From Capecodtoday.comCape Cod Tomatoes (buffy mention)
Monday 29 August 2005, by Webmaster
From time to time I peruse the other blogs tethered to Cape Cod Today. Boy, lots of angst and interest about small town doin’s. Color me ignorant, but I’ve got enough angst and subtle ruin in my own life to keep me distracted. That and the new batch of "Facts of Life" reruns showing on cable.
It’s the "little" things that keep me busy. Kind of like "Seinfeld". Remember how it was billed as a show about nothing? Well, really, it was about something. Or better yet, a bunch of little somethings.
Which brings me to tomatoes. Ah, tomatoes. I don’t much fancy summer and it’s associates, heat and sun. But I love its tomatoes. Local tomatoes. Cape Cod tomatoes. Tomatoes are a seemingly simple matter.
But it hasn’t been an easy road the past few years. One year a co-worker’s homegrown tomatoes developed a black fungusy (yes, not a word) ailment. Kind of like the big bad in the final season of Buffy—the evil that "devours from below".
Others fall victim to various and sundry bugs and rodents. And deer. Do deer eat tomatoes? I’m sure there is some know-it-all out there who will let me know.
We tried one year (sounds like having a baby). Bought the pots, the soil and a variety of plants. The big and beefies—all the ones with weird names. The S/O was very sporting about the whole thing considering she hates tomatoes. Not the flavor she tells me, the consistency. Endless tirades about how slimy they are do not deter. Me loves me tomatoes.

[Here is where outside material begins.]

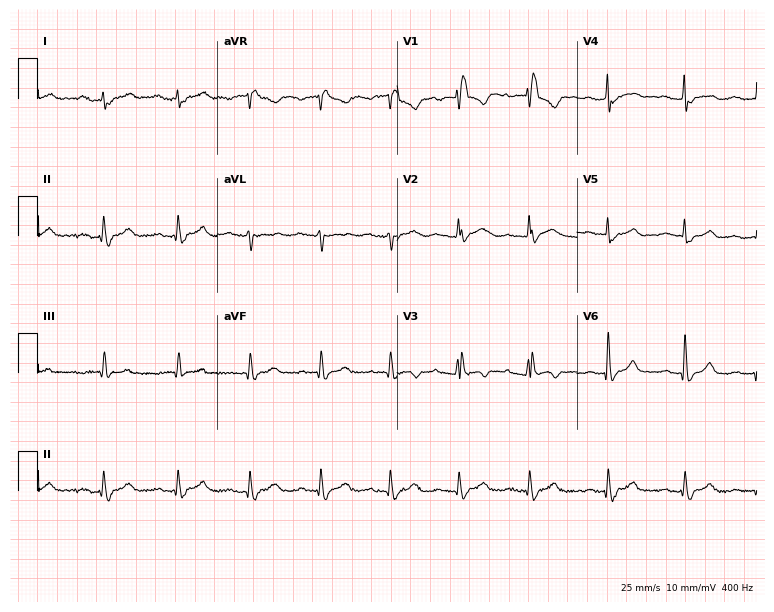
Standard 12-lead ECG recorded from a 72-year-old female patient (7.3-second recording at 400 Hz). The tracing shows first-degree AV block, right bundle branch block.

So she’s out there watering them, tending to them, fashioning poles for them to grow on. Once, I think I even heard her talking to them. I like to think she was saying something sweet—it was probably more along the lines of "grow you little f&*#ers!"
That year’s crop was no bumper. I think it yielded one or two sorry looking specimens. Which I, of course, seasoned and devoured with great thanks to the S/O and just in case, whatever higher being may have been listening in.
The following year, we tried the in the ground method. Disastrous. Not a one. But that’s okay. Because of the male Chihuahua. Male Chihuahuas aren’t exactly leg lifters. They kind of just stand there, aim down and do their business.
But one day my boy caught on to the heavenly, testosterone induced feeling of the leg lift. And now he can barely keep it down. His favorite target(s)? Plants. Flowers. Tomato plants. And the basil we were growing. Suffice it to say our "Green Acres" days are over.
I now rely on the kindness of others. Namely a coworker (cellmate, whatever) who bestowed upon me some of the best tomatoes I’ve had in a long time. Cape Cod grown and tasty as all hell.